Prostate cancer is the most common type of cancer, and there is a pressing demand for both prognostic and predictive biomarkers. Despite massive and long-lasting efforts, cancer researchers have not yet succeeded. Research from the group proves that the presence of multiple tumour foci with different molecular characteristics complicates the development of biomarkers, in particular if this inter-focal heterogeneity is not taken into account.

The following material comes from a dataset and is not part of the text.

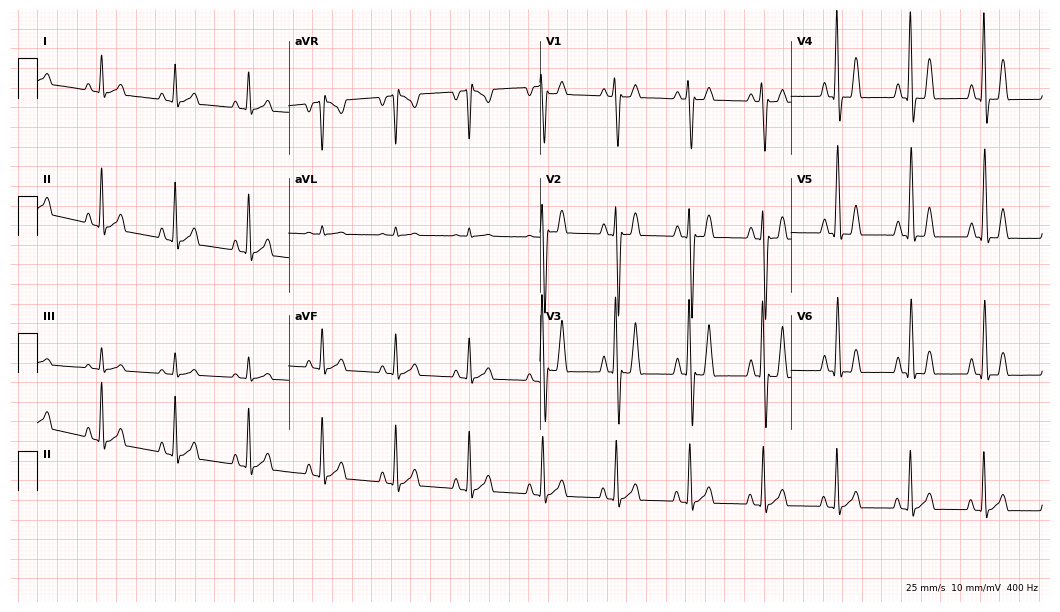
12-lead ECG (10.2-second recording at 400 Hz) from a 33-year-old male. Screened for six findings — first-degree AV block, right bundle branch block, left bundle branch block, sinus bradycardia, atrial fibrillation, sinus tachycardia — none is recorded. Findings outside these six are not listed.
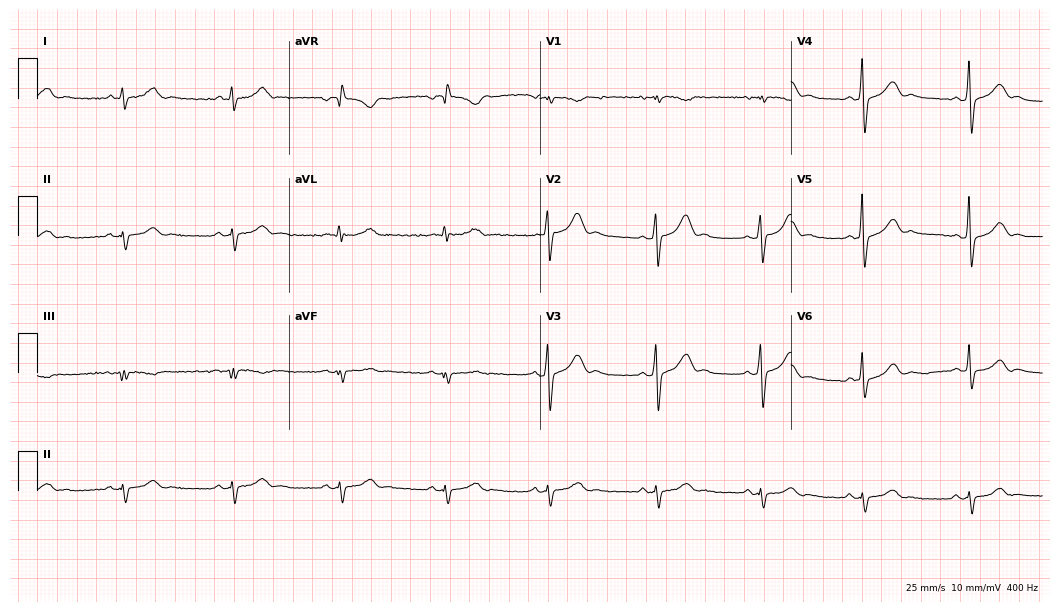
Electrocardiogram, a 55-year-old male patient. Of the six screened findings (first-degree AV block, right bundle branch block, left bundle branch block, sinus bradycardia, atrial fibrillation, sinus tachycardia), none is recorded. Findings outside these six are not listed.

By utilizing a multifocality oriented biobank, the research group has demonstrated that individual tumour foci from the same patient have completely separate sets of somatic mutations (Løvf et al., 2019) and gene expression patterns (Strømme et al., 2022). Furthermore, expression of biomarkers show similar inter-focal heterogeneity (Kidd et al., 2021), and altogether this challenges the clinical usefulness of molecular classification of primary prostate cancer (Carm et al., 2019). Thus, introduction of genomics-guided personalized medicine has to take information from all tumour foci into account. This is a challenging task when it comes to sampling from the patients. To overcome this, the research group studies how this heterogeneity can be recapitulated in liquid biopsies (the cell free DNA [cfDNA] fraction of plasma). Also, for monitoring of prostate cancer, the group now tests whether mutation detection from cfDNA can inform on which of the original tumour foci that caused the disease relapse. The idea is that this can inform back to the primary situation, to enable development of improved prognostic biomarkers which will be informative for future patients with localized prostate cancer.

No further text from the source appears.